Results: 14.2% of patients had genotype A, while other had genotype D. Patients with
genotype A, had subgenotype A2 and HBsAg subtype adw2. Patients with genotype D,
had three subgenotypes: D1 (8,6% of patients), D2 (29%) and the most common D3
(48,1%). Different HBsAg subtypes were found: adw2 (14,5%), ayw2 (50%), ayw3
(34,2 %) and ayw4 (1,3%). The prevalence of HBeAg+ serology of 60.8% among
patients infected with genotype A was significantly higher then 30.9% recorded among
those with genotype D (P = 0.02). The viral loads (HBV DNA IU/l) did not differ
depending on genotypes, subgenotypes and HBsAg subtypes. The patients with HBeAg
+/HBeAb-, HBeAg-/HBeAb+ and both HBeAg and HBeAb negative serologic patterns
had differnet viral loads: 4.24, 2.67 and 2.69 log10IU/L (p = 0.01). Mean time to liver
cirrhosis was 23.2±3.4 years and 15.1±8.4 years, for genotypes A and D, respectively (P=
0.02). Genotypes, subgenotypes and HBsAg subtypes, as well as pretreatment viral loads
did not influence the lamivudine treatment outcome. The probability of lamivudine
resistance was significantly lower in patient with less advanced disease (with no/mild
fibrosis) than in patients with severe fibrosis ( 48,9 % vs. 76,1%, p=0,03).

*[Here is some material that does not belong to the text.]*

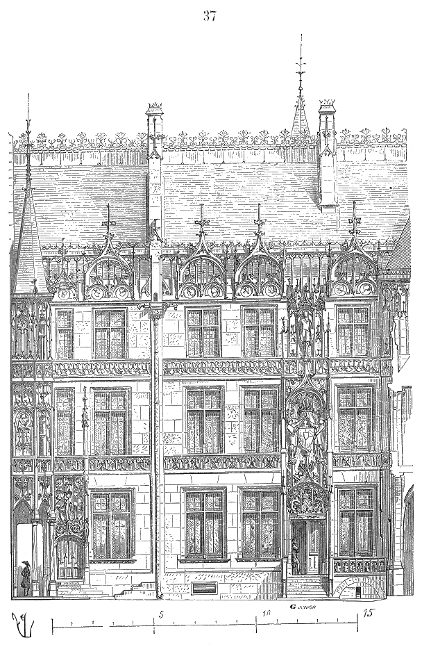 ... Nous donnons (37) la façade du grand logis comprise entre la tourelle et l'escalier. Tout le monde connaît l'hôtel de Cluny, qui contient aujourd'hui le musée des objets du moyen âge et qui est bâti sur les thermes de Julien; cet édifice est du même temps que l'hôtel de La Trémoille et présente une disposition analogue. Sur la rue des Mathurins, s'élève un mur de clôture crénelé, le logis est situé entre cour et jardin. Nous empruntons à M. le baron de Guilhermy cet aperçu sommaire de l'histoire de cet hôtel ...
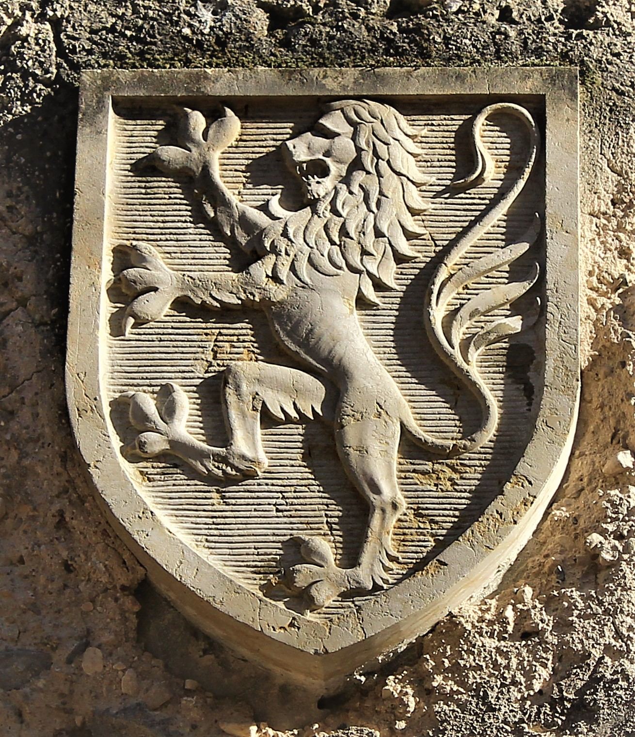 Castello di Avio-Sabbionara in provincia di Trento
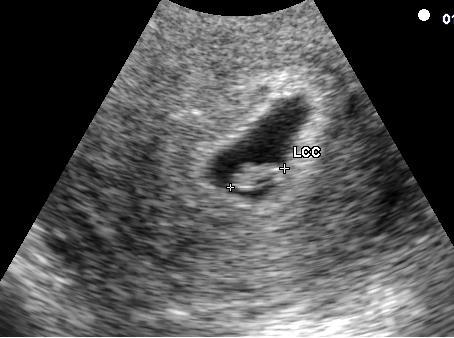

Conclusion: Genotypes, subgenotypes and HBsAg subtypes did not influence the serum
ALT activity and albumin concentration. Patients with genotype D had faster progression
to liver cirrhosis than in patients with genotype A. HBeAg positivity was more common
in patients infected with genotype A, subgenotype A2 and adw2 subtype. Severe fibrosis
and cirrhosis were negative predictive factors for lamivudine treatment outcome.